Run the following script to calculate total sizes for the given resource (policyreports in the following example):

$ ./docs/perf-testing/size.sh
Enter the resource to caclutate the size:
wgpolicyk8s.io/policyreports
The total size for wgpolicyk8s.io/policyreports is 401851071 bytes.
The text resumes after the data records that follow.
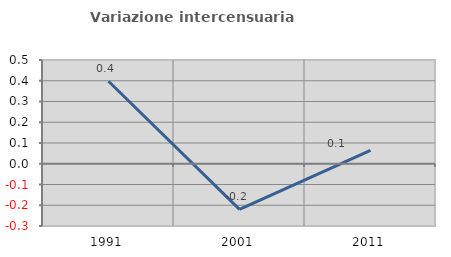
| Category | Variazione intercensuaria annua |
|---|---|
| 1991.0 | 0.397 |
| 2001.0 | -0.22 |
| 2011.0 | 0.064 |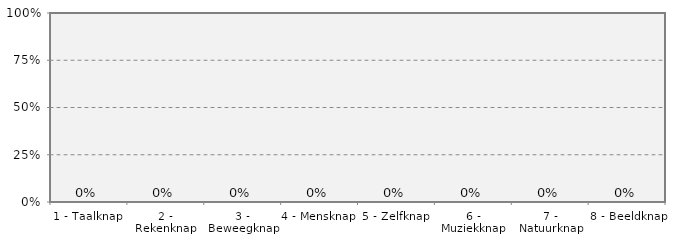
| Category | Score per MI gebied |
|---|---|
| 1 - Taalknap | 0 |
| 2 - Rekenknap | 0 |
| 3 - Beweegknap | 0 |
| 4 - Mensknap | 0 |
| 5 - Zelfknap | 0 |
| 6 - Muziekknap | 0 |
| 7 - Natuurknap | 0 |
| 8 - Beeldknap | 0 |

You can also check the total etcd size:

$ etcdctl endpoint status -w table
+-------------------------+------------------+---------+---------+-----------+------------+-----------+------------+--------------------+--------+
|        ENDPOINT         |        ID        | VERSION | DB SIZE | IS LEADER | IS LEARNER | RAFT TERM | RAFT INDEX | RAFT APPLIED INDEX | ERRORS |
+-------------------------+------------------+---------+---------+-----------+------------+-----------+------------+--------------------+--------+
| https://172.21.0.2:2379 | c2ed0eb8fc7bc4fc |   3.5.9 |  1.8 GB |      true |      false |         2 |    2428629 |            2428629 |        |
+-------------------------+------------------+---------+---------+-----------+------------+-----------+------------+--------------------+--------+

This command returns the resources stored in etcd that have more than 100 objects:

kubectl get --raw=/metrics | grep apiserver_storage_objects |awk '$2>100' |sort -g -k 2

Prometheus Queries

To view the Prometheus dashboard, you can expose it on your localhost's port at 9090:

kubectl port-forward --address 127.0.0.1 svc/kube-prometheus-stack-prometheus 9090:9090 -n monitoring &

Memory utilization

To get an view of the memory utilization overtime, you can select by the container image for a specific Kyverno controller:

container_memory_working_set_bytes{image="ghcr.io/kyverno/kyverno:v1.12.0-rc.5"}

container_memory_working_set_bytes gives you the current working set in bytes, and this is what the OOM killer is watching for.

CPU utilization

rate(container_cpu_usage_seconds_total{image="ghcr.io/kyverno/kyverno:v1.12.0-rc.5"}[1m])

container_cpu_usage_seconds_total is the sum of the total amount of “user” time (i.e. time spent not in the kernel) and the total amount of “system” time (i.e. time spent in the kernel). This query gives the average CPU usage in the last 1 minute.